A Collapsed Roof is the Goal of Betsy DeVos… Will the Supreme Court Allow the Blizzard to Begin
NYTimes columnist Sarah Vowell wrote a somewhat humorous but ultimately damning op ed article on a Montana lawsuit that could ultimately overturn the intention of the framers of Montana’s recently revised constitution and, in doing so, create a precedent whereby State funds can be funneled into sectarian schools. The suit brought against the state by a parent seeking $150 of state funding to help her underwrite her costs for parochial school hinges on this question: is the small amount allocated to school districts in the name of equitable funding fungible and, if so, can a parent use the funds to provide a de facto voucher for their child to attend a parochial school.
In the article, Ms. Vowell, a Montana native, describes the history of the $150 per student allocation which emanated from a early 1970s constitutional convention, and describes how the loss of that relatively small amount of funding would send shock waves throughout the state and especially hurt this schools who receive the supplement to help offset their lack of a local tax base.

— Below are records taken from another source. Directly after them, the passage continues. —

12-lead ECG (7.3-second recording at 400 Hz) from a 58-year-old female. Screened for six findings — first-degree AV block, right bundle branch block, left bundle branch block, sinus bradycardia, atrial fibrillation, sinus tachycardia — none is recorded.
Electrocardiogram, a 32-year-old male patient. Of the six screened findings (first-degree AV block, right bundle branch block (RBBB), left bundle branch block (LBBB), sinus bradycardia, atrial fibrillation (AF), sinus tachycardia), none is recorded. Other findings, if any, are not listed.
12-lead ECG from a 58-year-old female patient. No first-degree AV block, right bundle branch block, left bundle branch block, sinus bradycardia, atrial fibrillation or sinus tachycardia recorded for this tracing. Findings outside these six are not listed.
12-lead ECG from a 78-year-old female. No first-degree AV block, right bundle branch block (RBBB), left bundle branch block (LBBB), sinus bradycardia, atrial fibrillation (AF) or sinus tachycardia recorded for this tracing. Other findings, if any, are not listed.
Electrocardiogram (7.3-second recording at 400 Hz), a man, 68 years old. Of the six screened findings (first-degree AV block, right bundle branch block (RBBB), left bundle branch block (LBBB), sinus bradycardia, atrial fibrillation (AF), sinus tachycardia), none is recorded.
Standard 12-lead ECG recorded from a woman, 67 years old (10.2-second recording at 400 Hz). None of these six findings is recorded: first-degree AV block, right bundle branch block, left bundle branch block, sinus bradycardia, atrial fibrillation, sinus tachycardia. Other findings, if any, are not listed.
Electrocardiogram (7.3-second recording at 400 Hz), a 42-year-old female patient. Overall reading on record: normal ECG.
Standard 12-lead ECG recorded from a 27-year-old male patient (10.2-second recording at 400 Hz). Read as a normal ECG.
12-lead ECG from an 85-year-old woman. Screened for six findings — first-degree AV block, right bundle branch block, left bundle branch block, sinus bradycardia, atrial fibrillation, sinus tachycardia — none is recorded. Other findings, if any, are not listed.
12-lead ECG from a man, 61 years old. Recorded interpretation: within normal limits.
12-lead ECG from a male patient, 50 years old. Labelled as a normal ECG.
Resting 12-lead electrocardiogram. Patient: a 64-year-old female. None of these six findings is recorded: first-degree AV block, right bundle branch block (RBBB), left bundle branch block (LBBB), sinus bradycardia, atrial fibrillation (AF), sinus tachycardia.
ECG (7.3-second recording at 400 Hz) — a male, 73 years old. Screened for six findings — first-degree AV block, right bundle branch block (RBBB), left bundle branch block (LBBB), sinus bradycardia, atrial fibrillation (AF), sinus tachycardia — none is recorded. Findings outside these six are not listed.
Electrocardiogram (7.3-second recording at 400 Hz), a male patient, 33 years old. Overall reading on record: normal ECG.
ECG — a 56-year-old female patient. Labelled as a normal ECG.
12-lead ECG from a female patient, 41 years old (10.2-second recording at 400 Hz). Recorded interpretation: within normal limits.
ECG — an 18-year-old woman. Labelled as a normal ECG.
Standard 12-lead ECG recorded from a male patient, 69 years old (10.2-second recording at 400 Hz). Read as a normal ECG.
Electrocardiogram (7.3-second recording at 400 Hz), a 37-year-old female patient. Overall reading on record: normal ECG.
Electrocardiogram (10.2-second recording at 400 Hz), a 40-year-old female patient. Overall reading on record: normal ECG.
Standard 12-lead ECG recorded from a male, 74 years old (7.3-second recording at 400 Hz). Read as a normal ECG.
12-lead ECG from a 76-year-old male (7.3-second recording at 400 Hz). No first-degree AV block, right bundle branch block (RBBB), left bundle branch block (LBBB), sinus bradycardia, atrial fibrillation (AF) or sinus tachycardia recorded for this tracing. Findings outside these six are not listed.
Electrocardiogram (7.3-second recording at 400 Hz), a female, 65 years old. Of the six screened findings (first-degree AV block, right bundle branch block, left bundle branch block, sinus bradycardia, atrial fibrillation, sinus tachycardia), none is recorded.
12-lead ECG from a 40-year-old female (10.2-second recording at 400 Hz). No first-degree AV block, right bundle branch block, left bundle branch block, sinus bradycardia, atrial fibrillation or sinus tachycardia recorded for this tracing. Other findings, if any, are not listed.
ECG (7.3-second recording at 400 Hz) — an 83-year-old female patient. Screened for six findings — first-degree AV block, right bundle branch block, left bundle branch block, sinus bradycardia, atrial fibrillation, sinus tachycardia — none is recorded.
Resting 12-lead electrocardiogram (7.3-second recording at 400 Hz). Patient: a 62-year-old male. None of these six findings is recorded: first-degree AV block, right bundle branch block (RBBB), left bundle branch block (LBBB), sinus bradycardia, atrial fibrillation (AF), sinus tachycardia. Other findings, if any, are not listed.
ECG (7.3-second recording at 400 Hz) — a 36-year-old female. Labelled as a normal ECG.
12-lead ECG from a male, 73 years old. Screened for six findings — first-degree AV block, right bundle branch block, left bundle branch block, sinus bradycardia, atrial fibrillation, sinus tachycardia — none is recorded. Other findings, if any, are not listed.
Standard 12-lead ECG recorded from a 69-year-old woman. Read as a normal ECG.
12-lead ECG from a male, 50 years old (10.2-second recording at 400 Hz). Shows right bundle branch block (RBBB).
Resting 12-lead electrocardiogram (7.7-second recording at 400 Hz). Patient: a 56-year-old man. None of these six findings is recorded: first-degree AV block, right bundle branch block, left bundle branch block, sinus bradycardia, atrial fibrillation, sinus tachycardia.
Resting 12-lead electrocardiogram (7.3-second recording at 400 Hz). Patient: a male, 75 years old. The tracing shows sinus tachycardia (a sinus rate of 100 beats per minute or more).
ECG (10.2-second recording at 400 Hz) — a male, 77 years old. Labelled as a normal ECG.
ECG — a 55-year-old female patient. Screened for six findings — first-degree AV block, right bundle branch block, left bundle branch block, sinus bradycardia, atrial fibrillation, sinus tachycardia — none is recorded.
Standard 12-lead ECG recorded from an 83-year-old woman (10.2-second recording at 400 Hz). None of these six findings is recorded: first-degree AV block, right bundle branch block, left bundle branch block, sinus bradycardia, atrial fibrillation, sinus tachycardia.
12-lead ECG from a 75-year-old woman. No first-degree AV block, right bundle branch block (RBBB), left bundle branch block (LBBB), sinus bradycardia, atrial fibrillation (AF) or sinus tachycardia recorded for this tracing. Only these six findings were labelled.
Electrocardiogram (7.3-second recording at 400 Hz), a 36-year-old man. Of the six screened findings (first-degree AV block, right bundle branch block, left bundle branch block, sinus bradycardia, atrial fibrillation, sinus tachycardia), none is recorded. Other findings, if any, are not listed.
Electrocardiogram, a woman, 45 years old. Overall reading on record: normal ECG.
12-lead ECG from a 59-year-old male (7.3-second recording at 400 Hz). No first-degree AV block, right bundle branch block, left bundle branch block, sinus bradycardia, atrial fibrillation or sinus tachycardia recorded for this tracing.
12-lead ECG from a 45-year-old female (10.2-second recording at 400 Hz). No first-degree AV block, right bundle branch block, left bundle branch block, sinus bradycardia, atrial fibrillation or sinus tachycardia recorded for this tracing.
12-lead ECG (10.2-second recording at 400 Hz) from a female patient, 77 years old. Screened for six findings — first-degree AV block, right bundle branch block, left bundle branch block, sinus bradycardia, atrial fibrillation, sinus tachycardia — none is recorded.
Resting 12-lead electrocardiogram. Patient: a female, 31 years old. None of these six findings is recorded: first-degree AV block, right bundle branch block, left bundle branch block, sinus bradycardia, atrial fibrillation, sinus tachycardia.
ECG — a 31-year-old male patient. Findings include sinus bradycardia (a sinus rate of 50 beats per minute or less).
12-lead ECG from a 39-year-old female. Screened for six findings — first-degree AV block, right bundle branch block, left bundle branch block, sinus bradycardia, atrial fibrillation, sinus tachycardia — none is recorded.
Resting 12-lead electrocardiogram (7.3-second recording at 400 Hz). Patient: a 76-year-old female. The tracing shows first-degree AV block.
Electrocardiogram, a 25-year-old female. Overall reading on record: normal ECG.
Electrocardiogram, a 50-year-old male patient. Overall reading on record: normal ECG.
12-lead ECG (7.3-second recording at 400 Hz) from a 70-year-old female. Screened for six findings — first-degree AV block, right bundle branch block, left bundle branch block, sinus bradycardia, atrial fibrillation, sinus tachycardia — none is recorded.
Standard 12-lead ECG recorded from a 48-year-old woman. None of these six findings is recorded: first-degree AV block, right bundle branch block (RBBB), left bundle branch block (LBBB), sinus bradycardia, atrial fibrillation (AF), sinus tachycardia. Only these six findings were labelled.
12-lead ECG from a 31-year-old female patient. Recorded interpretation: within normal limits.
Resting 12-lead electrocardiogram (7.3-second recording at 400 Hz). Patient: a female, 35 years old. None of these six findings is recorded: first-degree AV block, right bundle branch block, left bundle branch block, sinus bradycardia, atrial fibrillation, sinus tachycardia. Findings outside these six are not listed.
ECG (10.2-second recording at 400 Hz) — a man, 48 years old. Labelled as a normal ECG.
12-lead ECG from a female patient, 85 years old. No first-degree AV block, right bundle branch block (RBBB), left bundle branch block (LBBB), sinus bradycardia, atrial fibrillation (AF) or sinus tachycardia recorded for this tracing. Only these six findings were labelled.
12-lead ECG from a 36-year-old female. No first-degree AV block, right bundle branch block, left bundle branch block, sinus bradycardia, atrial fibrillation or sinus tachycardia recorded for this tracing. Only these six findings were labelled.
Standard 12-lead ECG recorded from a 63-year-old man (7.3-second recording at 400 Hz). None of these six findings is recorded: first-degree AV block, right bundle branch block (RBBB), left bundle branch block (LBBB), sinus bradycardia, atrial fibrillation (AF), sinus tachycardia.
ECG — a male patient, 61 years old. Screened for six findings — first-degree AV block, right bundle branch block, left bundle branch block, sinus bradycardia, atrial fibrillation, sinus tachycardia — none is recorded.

She concludes her article with this synopsis of the situation, which is the basis for the title of this post:
The public schools the framers (of the State constitution) conjured ask the taxpayers to splurge on fairness, not privilege, to pull together, not away. That beekeeper, those clergymen and moms chartered a state in a republic where a first grader on horseback is supposed to be as big and important as the mountains. As the Supreme Court justices ponder whether to upend all that over what appears to be a $150 trifle, I’ll pass along this lesson of Montana winters: A collapsed roof starts with a single snowflake.